La violencia de género está en la base de la ola de asesinatos de mujeres. Quizá sea su causa principal, aunque la atribuyo más a la impunidad que genera confianza en los potenciales asesinos.
Una persona me platicaba que, mientras estaba en la sala de espera de un gran hospital de Cuernavaca, le tocó ver a otros pacientes, especialmente a una pareja de ancianos en la que él se había enojado con su compañera y más se molestó cuando ella no se dejó golpear.
Afortunadamente el viejito estaba en silla de ruedas. Pero desde allí le exigía –me cuentan- a su pareja que se acercara para que la pudiera golpear. Bonita cosa.

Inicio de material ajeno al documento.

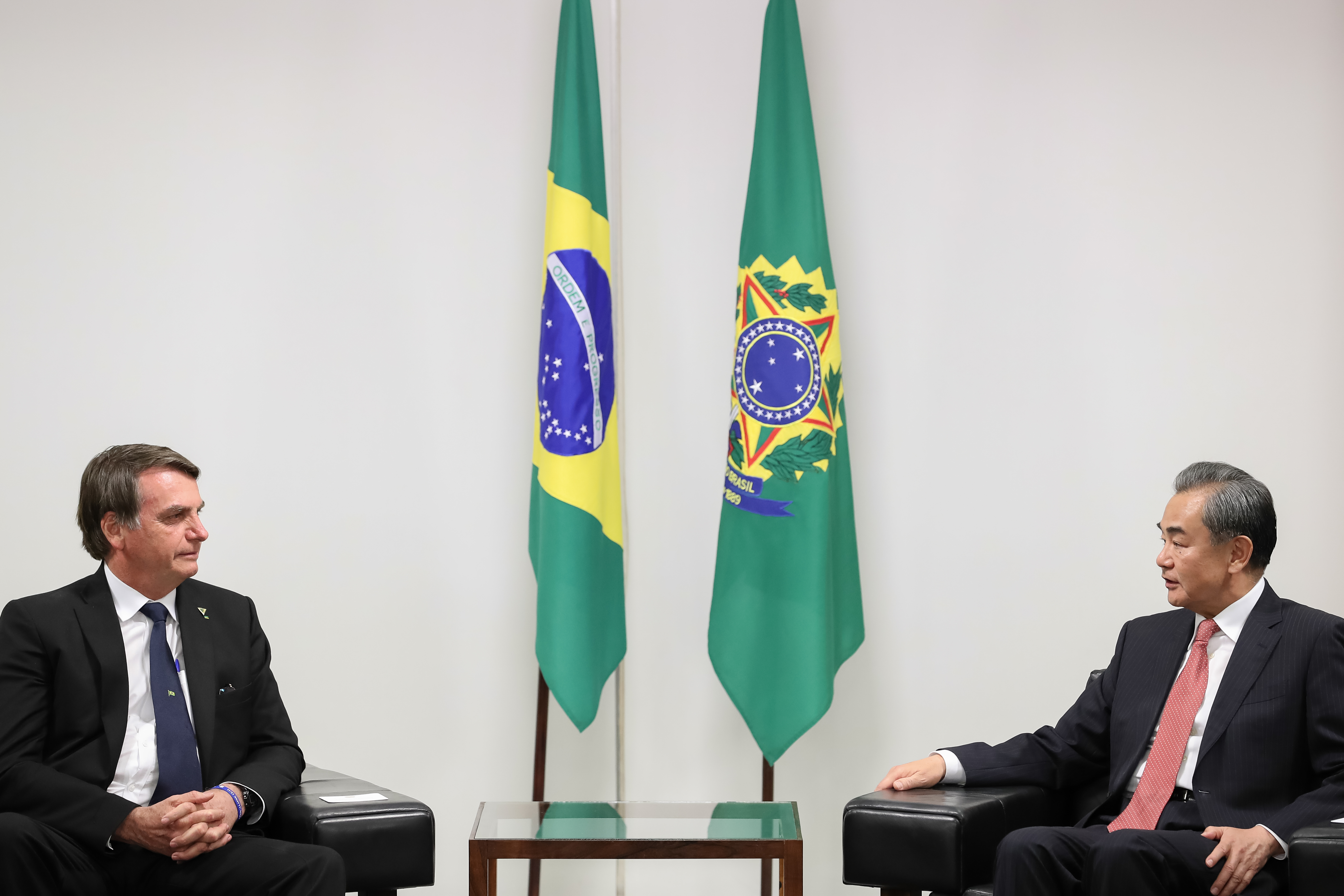 (Brasília -DF, 09/076/2019) Encontro com Conselheiro de Negócios da Embaixada da República Popular da China no Bras, Wang Yi.Foto: Marcos Corrêa/PR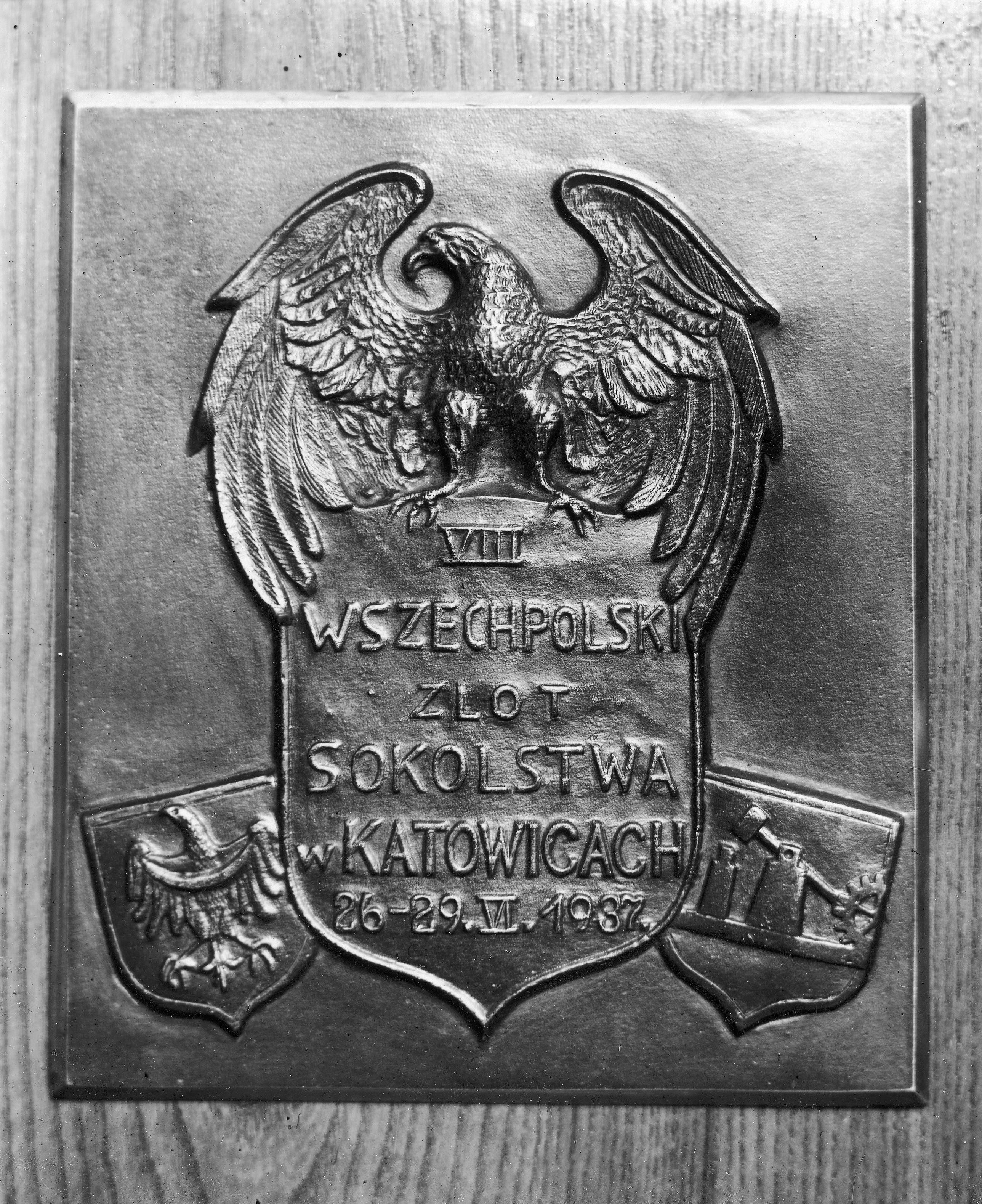 1937 Ósmy ogólnopolski zlot Towarzystwa Gimnastycznego "Sokół" w Katowicach zorganizowany w 70 rocznicę utworzenia sokolstwa polskiego i 15 rocznicę powrotu Śląska do Macierzy Polskiej. Plakietka okolicznościowa.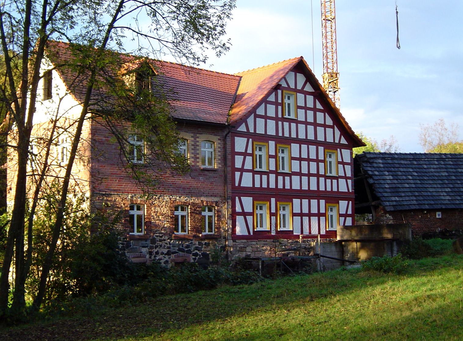 Blick in Richtung Norden auf die Neumühle (Lißberg)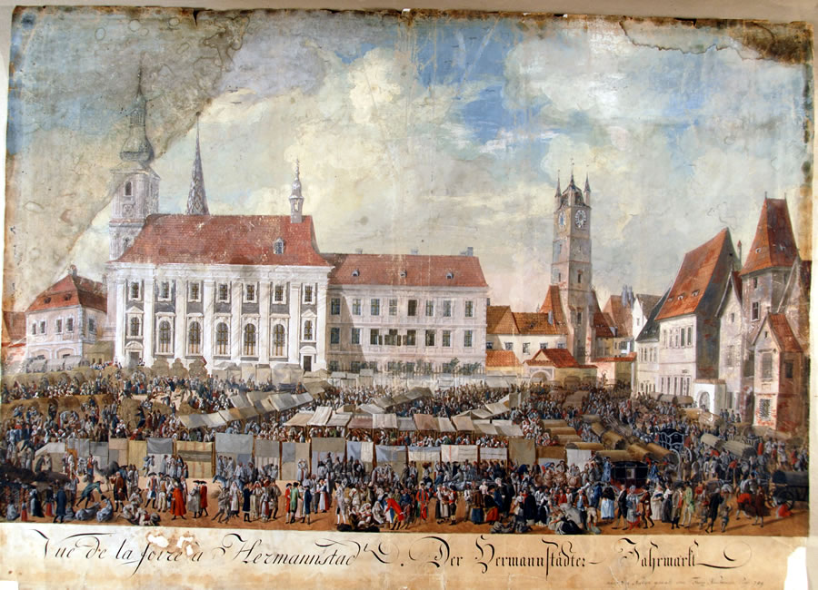 Romanian: Târg anual la Sibiu, 1789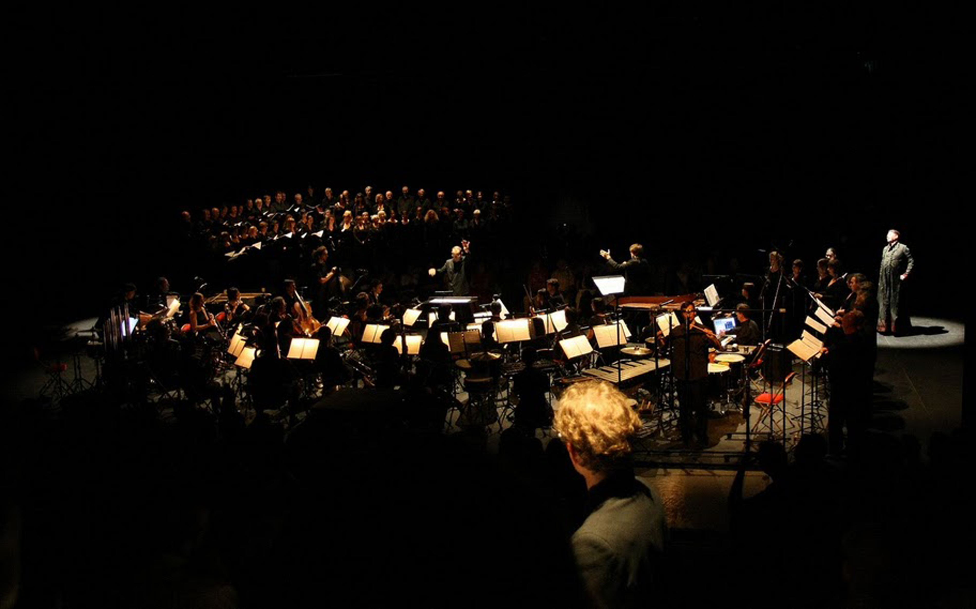 Bacchanales Projet professionnels-amateurs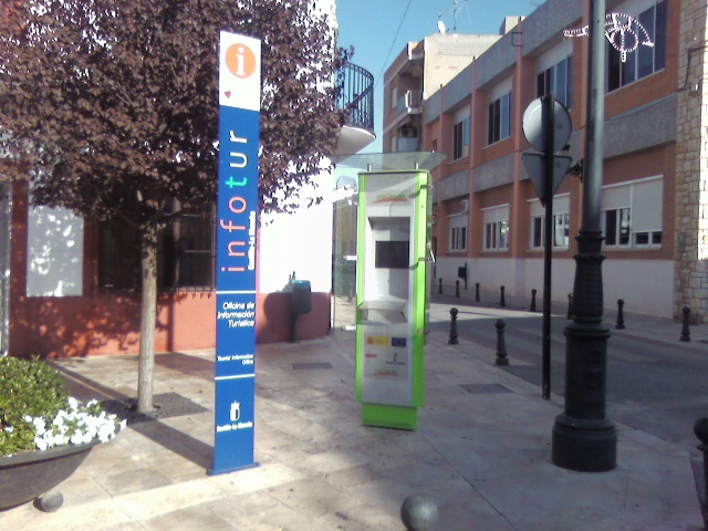 Oficina de turismo virtual de Promancha en la Plaza de España de Pedro Muñoz.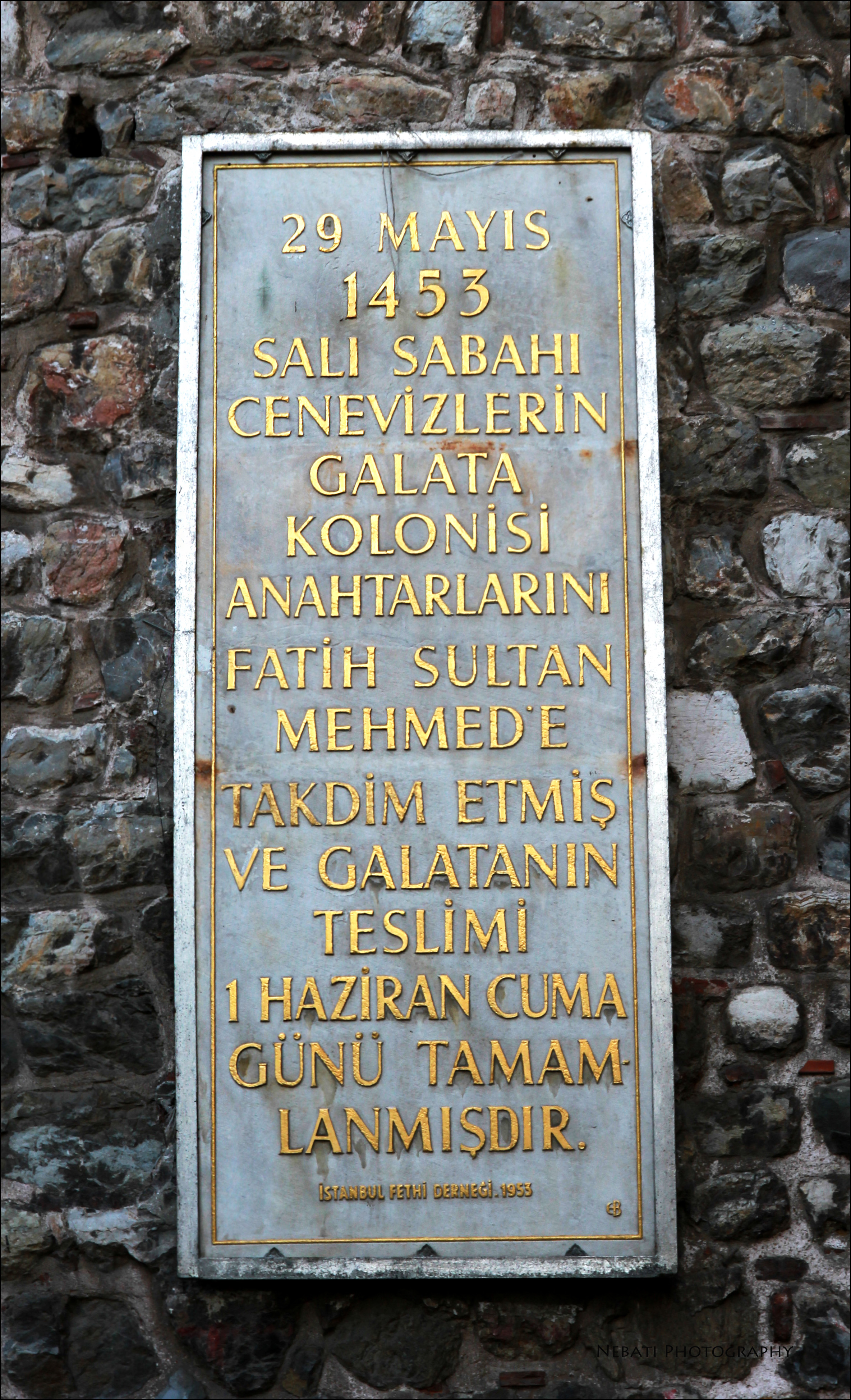 Вывеска на Галатской башне, Галата, Galata Tower, Galata kulesi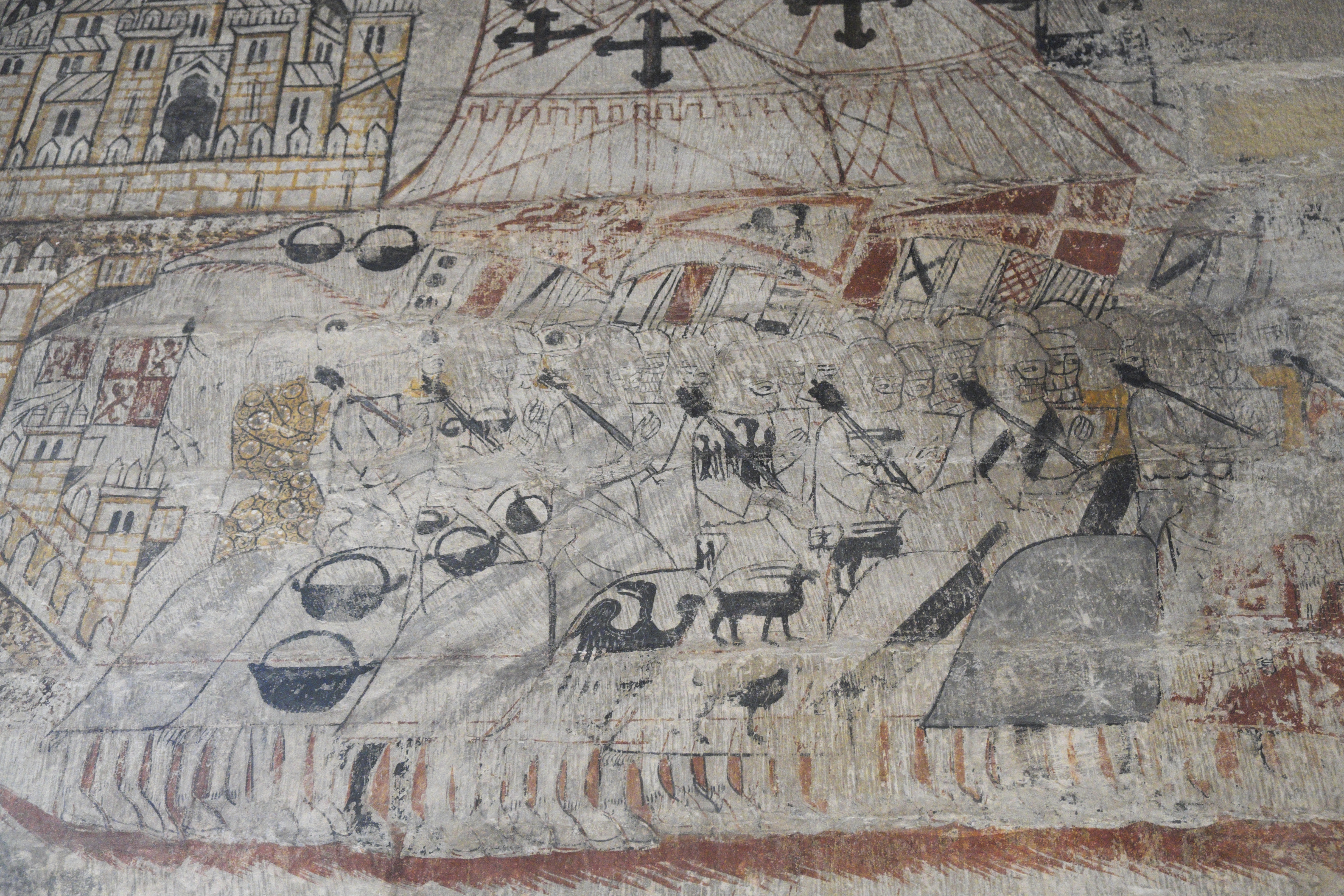 Castillo-Convento von Alcañiz in der Provinz Teruel (Aragonien/Spanien), Wandmalerei im Obergeschoss der Torre del Homenaje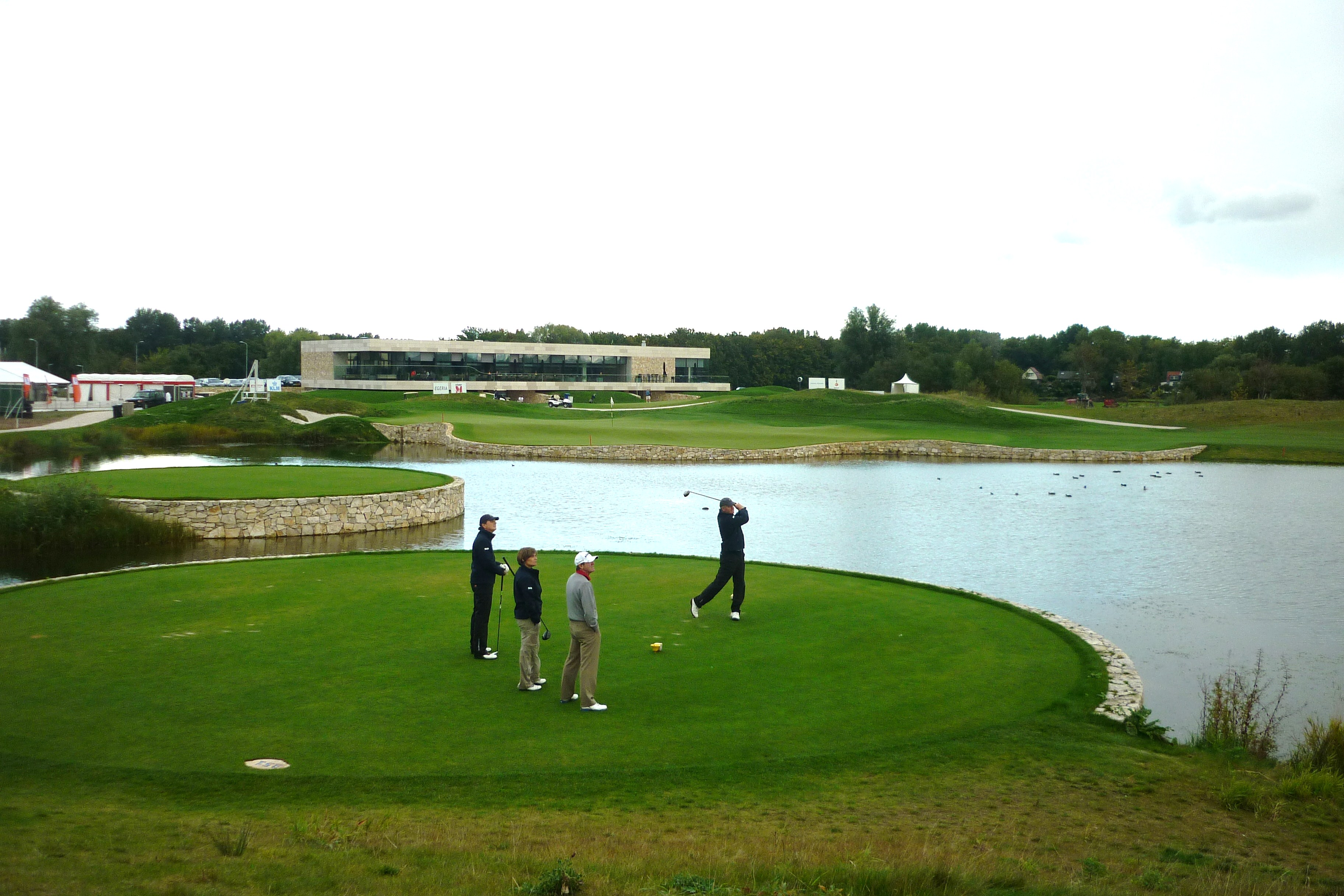 The International, Tee 10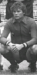 Title: Mannschaftsfoto SG Dynamo Dresden Factual corrections and alternative descriptions are encouraged separately from the original description. Additionally errors can be reported at this page to inform the Bundesarchiv. Original historic description: ADN-ZB-Häßler-16.9.80-Dresden: Fußball-Oberliga. Die Mannschaft der SG Dynamo Dresden für die Spielserie 1980-81. Stehend v.l.n.r.: Mannschaftskapitän Hans-Jürgen Dörner, Andreas Schmidt, Gerd Weber, Andreas Trautmann, Karsten Petersohn, Udo Schmuck, Christian Helm und Reinhard Häfner. Vorn v.l.n.r.: Gerd Heidler, Peter Kotte, Torhüter Jörg Klimpel, Torhüter Claus Boden, Torhüter Bernd Jakubowski, Frank Richter und Matthias Müller.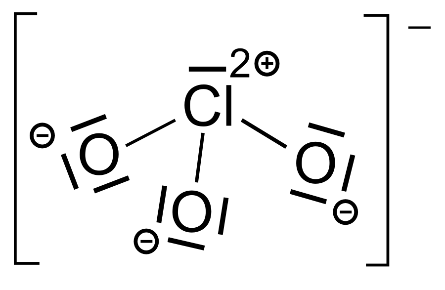 Chlorat-Anion - Darstellung mit Beachtung der Oktettregel.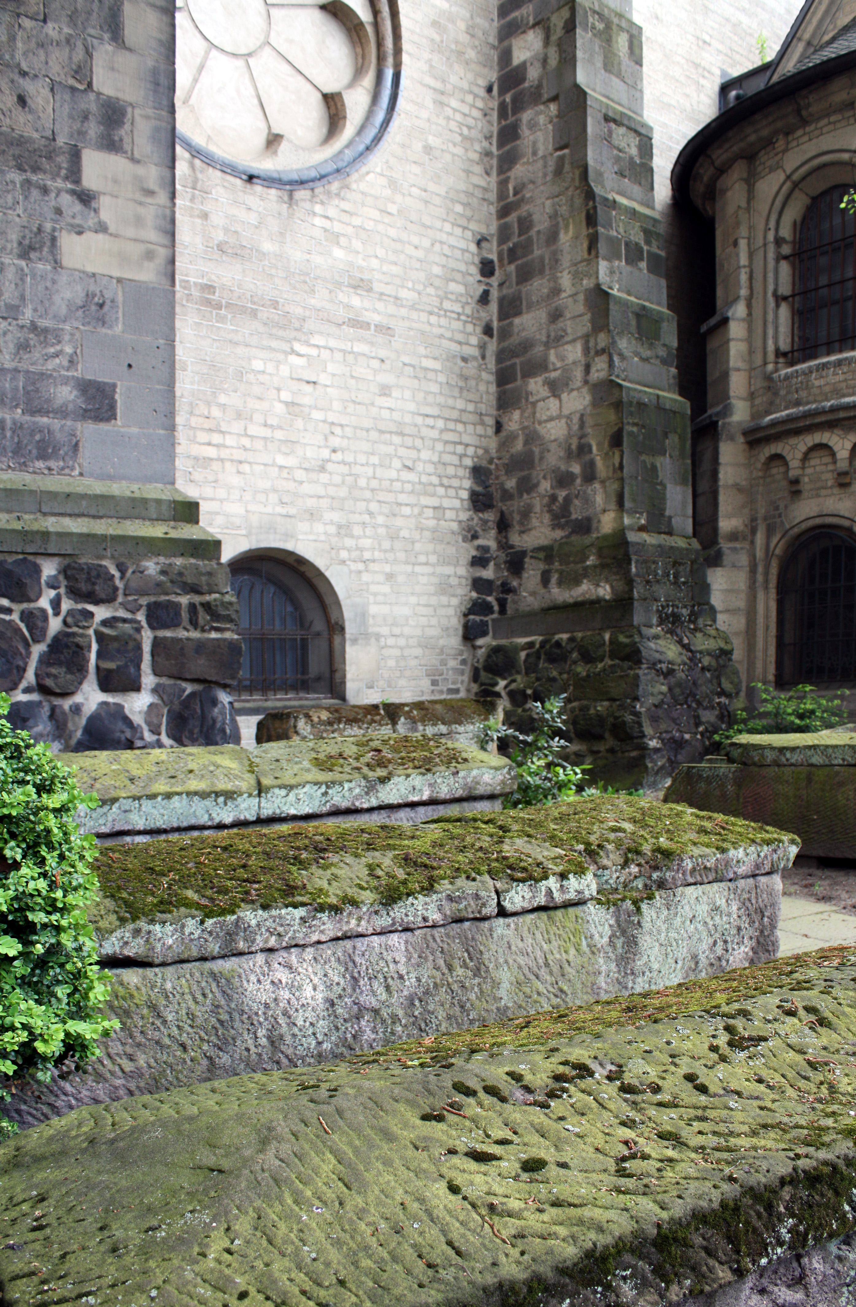 St. Severin Köln, Sarkophage am Kirchhof

La señora no se acercó, por lo menos no lo suficiente, pero me imagino que cuando no había silla de ruedas de por medio las cosas no eran tan fáciles para ella.
Eso es común.
Los mecanismos legales para combatir semejante mal no funcionan, excepto en algunas ocasiones, que no son suficientes.
La violencia que los hombres ejercen contra la mujer desde los hogares ha permanecido sin castigo a tal grado que se ha alentado una forma de violencia superior que termina en homicidio y que ni siquiera la implementación de un delito específico (el feminicidio) y mayores penas corporales han servidor para frenar.
Pero estoy seguro que si de repente quienes atentan contra la vida de una mujer son inmediatamente metidos a la cárcel sin demora, otros potenciales asesinos lo pensarían dos veces. O golpeadores, si fuera el caso.
Pero si hoy una mujer es víctima de una paliza y en el momento atrapan al agresor, otra imagen tendrían esos súper machos. O sea, la violencia de género es un problema de desinterés.
Mientras las autoridades en sus tres niveles no crean que es importante las cosas no van a cambiar.